WHAT IS EXPECTED: Write out an exact copy of the line containing "Each box is x1,y1,x2,y2, the" and all lines that follow it in the data below, leaving out pictures.
[Start of Attachment]
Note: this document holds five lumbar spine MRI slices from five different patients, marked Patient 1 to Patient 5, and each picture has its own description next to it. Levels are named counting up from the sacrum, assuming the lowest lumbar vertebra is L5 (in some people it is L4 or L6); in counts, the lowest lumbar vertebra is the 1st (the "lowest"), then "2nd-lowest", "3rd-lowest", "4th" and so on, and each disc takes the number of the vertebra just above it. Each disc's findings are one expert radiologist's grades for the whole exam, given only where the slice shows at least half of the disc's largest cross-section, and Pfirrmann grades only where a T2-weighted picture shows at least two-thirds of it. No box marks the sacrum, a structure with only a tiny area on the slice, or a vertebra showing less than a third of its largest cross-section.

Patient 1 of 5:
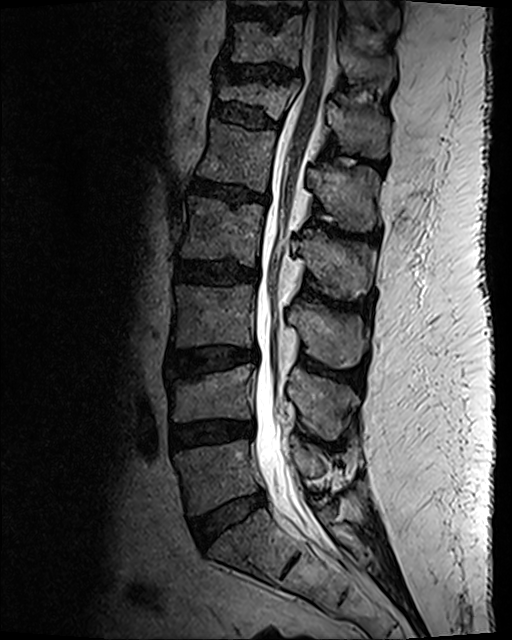 MRI lumbar spine (T2 SPACE (3D)), sagittal plane.

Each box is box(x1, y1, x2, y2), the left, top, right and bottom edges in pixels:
Segmented structures:
* IVD T11/T12 at box(227, 66, 299, 82)
* L2 vertebra at box(180, 198, 370, 300)
* IVD T10/T11 at box(235, 11, 299, 22)
* L5 at box(176, 436, 325, 515)
* thecal sac / spinal canal at box(254, 1, 336, 542)
* T12/L1 at box(212, 101, 278, 129)
* IVD L1/L2 at box(191, 180, 266, 206)
* L3 vertebra at box(171, 285, 365, 368)
* T11 at box(223, 16, 395, 90)
* L2/L3 at box(177, 260, 258, 284)
* IVD L3/L4 at box(169, 349, 257, 375)
* IVD L5/S1 at box(190, 491, 265, 546)
* L4 vertebra at box(163, 366, 356, 440)
* L1 vertebra at box(197, 121, 377, 231)
* L4/L5 at box(171, 422, 252, 447)
* T12 vertebra at box(218, 84, 389, 157)

Expert MSK radiologist gradings (per disc):
  L1/L2: Pfirrmann grade 3, upper-endplate change, Modic type II, lower-endplate change, disc bulging, disc narrowing
  L2/L3: Pfirrmann grade 3, lower-endplate change, disc bulging
  T11/T12: Pfirrmann grade 2, lower-endplate change, disc narrowing, disc bulging, upper-endplate change
  L4/L5: Pfirrmann grade 3, disc narrowing, disc bulging
  L5/S1: Pfirrmann grade 2, disc bulging
  L3/L4: Pfirrmann grade 3, upper-endplate change, disc bulging, Modic type II, lower-endplate change
  T12/L1: Pfirrmann grade 2, spondylolisthesis, lower-endplate change, disc bulging, upper-endplate change

Patient 2 of 5:
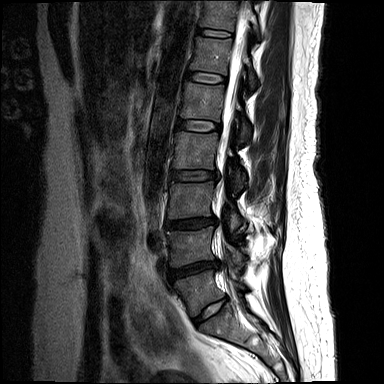 Sagittal slice index 9 | Field of view 280x280 mm, slice spacing 4.4 mm | Sagittal T2-weighted lumbar spine MRI

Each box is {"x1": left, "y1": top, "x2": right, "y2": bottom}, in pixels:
L3/L4 — {"x1": 165, "y1": 218, "x2": 215, "y2": 228} | T12 vertebra — {"x1": 190, "y1": 37, "x2": 256, "y2": 87} | IVD L2/L3 — {"x1": 171, "y1": 171, "x2": 216, "y2": 180} | L2 — {"x1": 173, "y1": 131, "x2": 246, "y2": 192} | L5 — {"x1": 173, "y1": 270, "x2": 245, "y2": 316} | IVD T12/L1 — {"x1": 186, "y1": 72, "x2": 226, "y2": 82} | T11 — {"x1": 200, "y1": 0, "x2": 261, "y2": 39} | L5/S1 — {"x1": 192, "y1": 297, "x2": 228, "y2": 326} | IVD L1/L2 — {"x1": 177, "y1": 119, "x2": 219, "y2": 131} | thecal sac / spinal canal — {"x1": 216, "y1": 9, "x2": 249, "y2": 292} | L4 vertebra — {"x1": 167, "y1": 227, "x2": 245, "y2": 267} | L1 vertebra — {"x1": 181, "y1": 82, "x2": 250, "y2": 141} | IVD T11/T12 — {"x1": 196, "y1": 28, "x2": 231, "y2": 37} | L3 — {"x1": 168, "y1": 181, "x2": 240, "y2": 232} | IVD L4/L5 — {"x1": 169, "y1": 261, "x2": 220, "y2": 279}

Per-level radiological findings:
- L1/L2: Pfirrmann grade 2
- L2/L3: Pfirrmann grade 3, disc bulging
- L5/S1: Pfirrmann grade 2
- L4/L5: Pfirrmann grade 4, disc narrowing, disc herniation, upper-endplate change, lower-endplate change, Modic type II
- T11/T12: Pfirrmann grade 2
- L3/L4: Pfirrmann grade 4, upper-endplate change, disc bulging
- T12/L1: Pfirrmann grade 2

Patient 3 of 5:
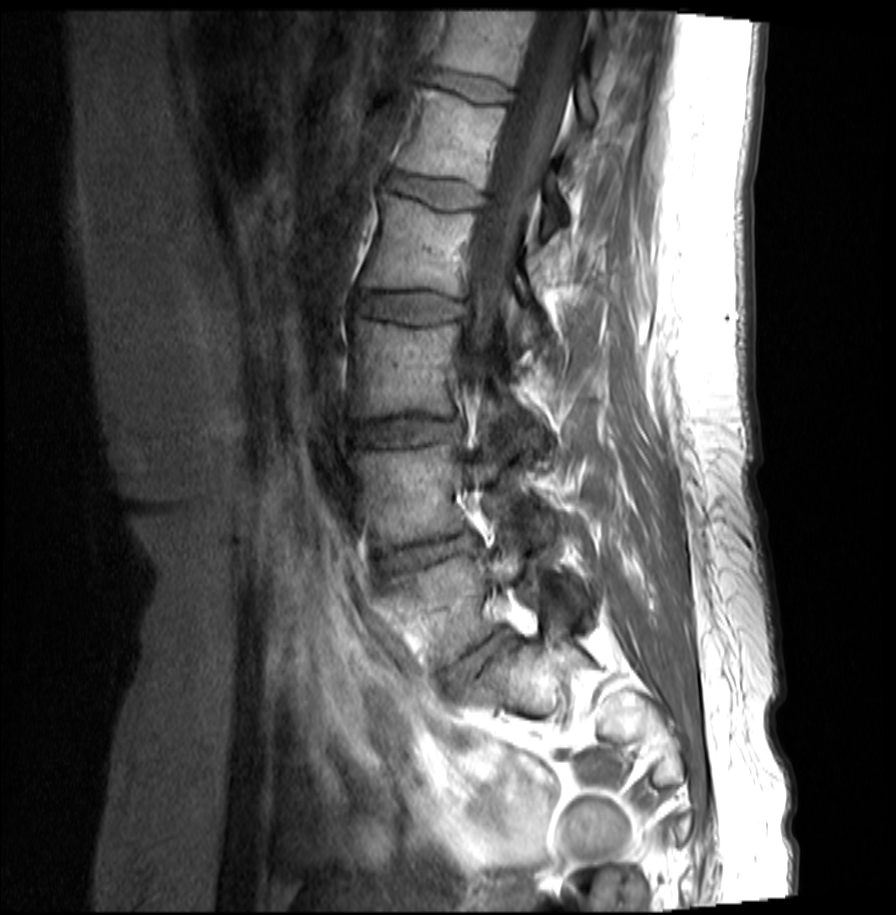
Slice 10 of 23. MRI lumbar spine (T1-weighted), sagittal plane.

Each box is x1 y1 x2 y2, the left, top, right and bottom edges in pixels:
Spinal canal at 467 11 585 374, intervertebral disc L4/L5 (2nd-lowest disc) at 383 537 470 569, L2 (4th vertebra) at 364 192 543 344, intervertebral disc T12/L1 (6th disc) at 425 70 513 102, intervertebral disc L3/L4 (3rd-lowest disc) at 353 417 459 441, L1 (5th vertebra) at 398 86 564 227, L5/S1 (lowest disc) at 451 631 504 683, intervertebral disc L1/L2 (5th disc) at 388 172 483 210, T12 (6th vertebra) at 430 11 596 124, L4 (2nd-lowest vertebra) at 348 434 550 547, L2/L3 (4th disc) at 359 292 464 324, L5 (lowest vertebra) at 386 528 579 664, L3 (3rd-lowest vertebra) at 351 317 539 450.

Degenerative findings by level:
  L3/L4 (3rd-lowest disc): disc bulging
  T12/L1 (6th disc), L2/L3 (4th disc), L1/L2 (5th disc): no spondylolisthesis, narrowing, bulging, herniation, Modic or endplate change recorded

Patient 4 of 5:
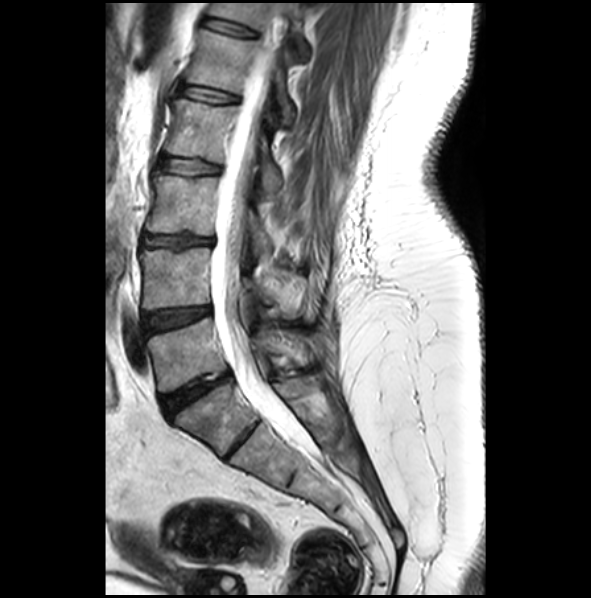
MRI lumbar spine (T2-weighted), sagittal plane; Sex F

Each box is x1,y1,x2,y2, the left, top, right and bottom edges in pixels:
* intervertebral disc L1/L2 — 179,84,237,102
* L2/L3 — 158,156,218,174
* intervertebral disc T12/L1 — 205,19,255,36
* L2 vertebra — 165,99,281,189
* L5 — 148,317,281,391
* spinal canal — 211,29,300,440
* intervertebral disc L4/L5 — 141,307,210,334
* L4 vertebra — 139,248,291,316
* L1 — 186,29,293,125
* L3 — 146,174,272,254
* L5/S1 — 161,371,231,417
* T12 vertebra — 210,2,309,58
* intervertebral disc L3/L4 — 141,234,211,247

Expert MSK radiologist gradings (per disc):
  L5/S1: Pfirrmann grade 4, lower-endplate change, disc bulging, upper-endplate change
  L3/L4: Pfirrmann grade 3, disc bulging, lower-endplate change, upper-endplate change, Modic type II, disc narrowing
  T12/L1: Pfirrmann grade 2
  L1/L2: Pfirrmann grade 2
  L4/L5: Pfirrmann grade 3, disc bulging
  L2/L3: Pfirrmann grade 2

Patient 5 of 5:
MRI lumbar spine (T2 SPACE (3D)), sagittal plane, Patient sex: M
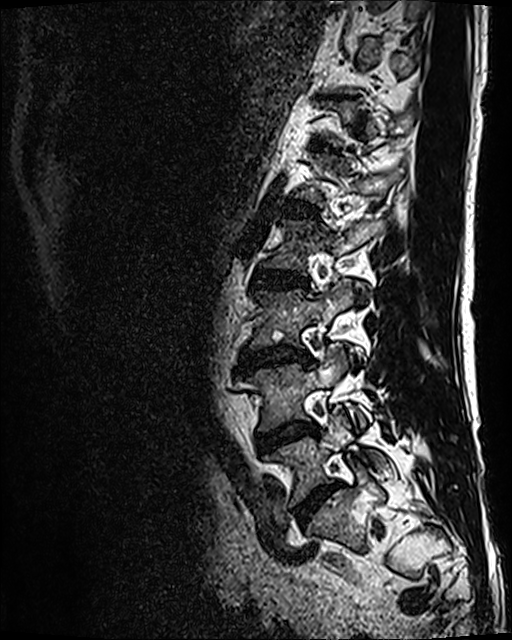

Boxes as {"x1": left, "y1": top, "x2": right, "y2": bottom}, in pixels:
{"4th disc": {"x1": 252, "y1": 270, "x2": 306, "y2": 289}, "3rd-lowest disc": {"x1": 239, "y1": 346, "x2": 311, "y2": 368}, "2nd-lowest disc": {"x1": 258, "y1": 421, "x2": 318, "y2": 452}, "lowest disc": {"x1": 295, "y1": 485, "x2": 335, "y2": 524}, "5th disc": {"x1": 279, "y1": 200, "x2": 318, "y2": 216}, "3rd-lowest vertebra": {"x1": 250, "y1": 278, "x2": 361, "y2": 361}, "lowest vertebra": {"x1": 265, "y1": 412, "x2": 385, "y2": 507}, "4th vertebra": {"x1": 264, "y1": 219, "x2": 386, "y2": 302}, "2nd-lowest vertebra": {"x1": 239, "y1": 344, "x2": 365, "y2": 430}}

Radiological gradings:
- 2nd-lowest disc: Pfirrmann grade 3, Modic type II, disc bulging
- 4th disc: disc bulging, Modic type II
- 3rd-lowest disc: Pfirrmann grade 4, disc narrowing, Modic type II, disc bulging
[End of Attachment]
RESULT OF THIS EXERCISE:
Each box is x1,y1,x2,y2, the left, top, right and bottom edges in pixels:
* intervertebral disc L1/L2 — 179,84,237,102
* L2/L3 — 158,156,218,174
* intervertebral disc T12/L1 — 205,19,255,36
* L2 vertebra — 165,99,281,189
* L5 — 148,317,281,391
* spinal canal — 211,29,300,440
* intervertebral disc L4/L5 — 141,307,210,334
* L4 vertebra — 139,248,291,316
* L1 — 186,29,293,125
* L3 — 146,174,272,254
* L5/S1 — 161,371,231,417
* T12 vertebra — 210,2,309,58
* intervertebral disc L3/L4 — 141,234,211,247

Expert MSK radiologist gradings (per disc):
  L5/S1: Pfirrmann grade 4, lower-endplate change, disc bulging, upper-endplate change
  L3/L4: Pfirrmann grade 3, disc bulging, lower-endplate change, upper-endplate change, Modic type II, disc narrowing
  T12/L1: Pfirrmann grade 2
  L1/L2: Pfirrmann grade 2
  L4/L5: Pfirrmann grade 3, disc bulging
  L2/L3: Pfirrmann grade 2

Patient 5 of 5:
MRI lumbar spine (T2 SPACE (3D)), sagittal plane, Patient sex: M

Boxes as {"x1": left, "y1": top, "x2": right, "y2": bottom}, in pixels:
{"4th disc": {"x1": 252, "y1": 270, "x2": 306, "y2": 289}, "3rd-lowest disc": {"x1": 239, "y1": 346, "x2": 311, "y2": 368}, "2nd-lowest disc": {"x1": 258, "y1": 421, "x2": 318, "y2": 452}, "lowest disc": {"x1": 295, "y1": 485, "x2": 335, "y2": 524}, "5th disc": {"x1": 279, "y1": 200, "x2": 318, "y2": 216}, "3rd-lowest vertebra": {"x1": 250, "y1": 278, "x2": 361, "y2": 361}, "lowest vertebra": {"x1": 265, "y1": 412, "x2": 385, "y2": 507}, "4th vertebra": {"x1": 264, "y1": 219, "x2": 386, "y2": 302}, "2nd-lowest vertebra": {"x1": 239, "y1": 344, "x2": 365, "y2": 430}}

Radiological gradings:
- 2nd-lowest disc: Pfirrmann grade 3, Modic type II, disc bulging
- 4th disc: disc bulging, Modic type II
- 3rd-lowest disc: Pfirrmann grade 4, disc narrowing, Modic type II, disc bulging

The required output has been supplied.